One intriguing finding of the present study was that the CAM pathway was demonstrated to be the most significantly regulated pathway by the differentially expressed genes. Moreover, the mRNA levels of CLDN10 and CLDN1, which participate in the CAMs pathway, were found to be almost six times and three times higher in shLIPC cells compared to shCON cells, respectively. Some previous studies have indicated that a high expression of CLDN10 was associated with the recurrence of primary hepatic carcinoma, and CLDN10 enhanced cell invasiveness and motility (29,30). Suh et al found that CLDN1 could promote metastasis of liver cancer by inducing epithelial-mesenchymal transition (EMT) (31). However, in the present study, we did not see obvious differences in cell migration after the knockdown of LIPC (data not shown). We speculate that the CAM pathway may have important implications for the mechanisms involved in the tumor colony formation induced by LIPC expression.
A limitation of our study was that we performed the experiments in a hepatoma cell in culture, which may present distinct biological features without the regulation of the surrounding microenvironment. Another limitation is that data on more cell lines were not provided in this study. Further studies using animal models and clinical tissue specimens are required in the future. The present findings reveal the potential role of LIPC as a therapeutic target in liver cancer. The association of LIPC and CD133 remains to be determined, and further studies are warranted to determine the specific mechanisms through which LIPC participates in tumor progression.
Acknowledgments
The authors would like to acknowledge Medjaden Bioscience Limited for the English language editing service.
Funding
The study was sponsored by the Returned Scientific Research Foundation of the Ministry of Education and National Natural Science Foundation of China (grant no. 81471080) to B.N. This study was supported by the Guangzhou Pilot Project of Clinical and Translational Research Center (early gastrointestinal cancers, no. 7415696196402) and the Guangdong Provincial Bio-engineering Research Center for Gastroenterology Diseases.

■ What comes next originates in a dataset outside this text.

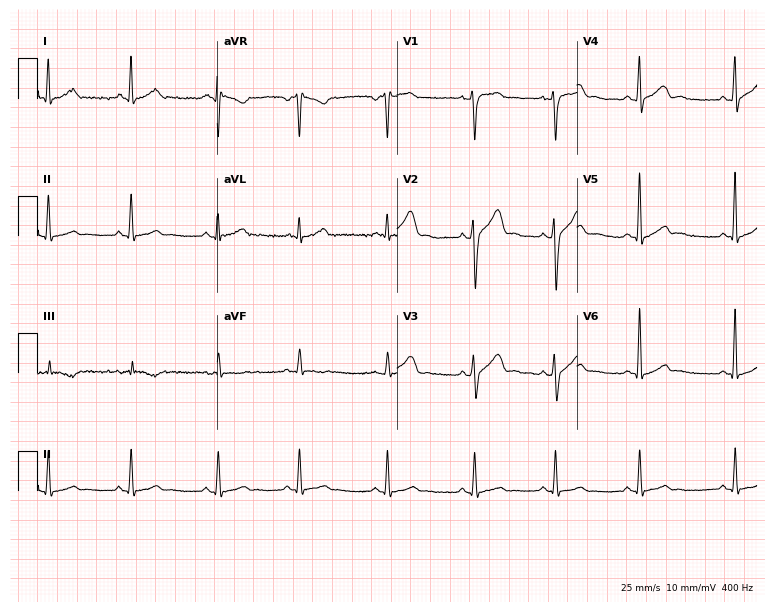
Resting 12-lead electrocardiogram (7.3-second recording at 400 Hz). Patient: a female, 25 years old. None of these six findings is recorded: first-degree AV block, right bundle branch block, left bundle branch block, sinus bradycardia, atrial fibrillation, sinus tachycardia. Findings outside these six are not listed.
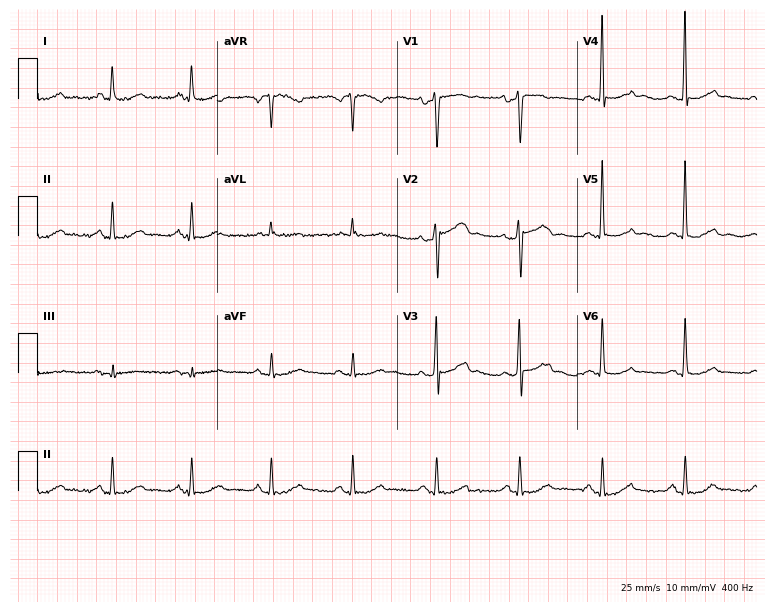
Resting 12-lead electrocardiogram. Patient: a 55-year-old man. Read as a normal ECG.

Availability of data and materials
The datasets used and/or analyzed during the current study are available from the corresponding author on reasonable request.
Authors’ contributions
XL, JZ and YF finished most of the experiments and wrote the manuscript. JW and HZ performed the FACS. FD constructed the stable cell lines. BJ, JW and BN designed the experiments and revised the manuscript. All authors read and approved the final manuscript.
Ethics approval and consent to participate
Not applicable.
Patient consent for publication
Not applicable
Competing interests
The authors declare that they have no competing interests.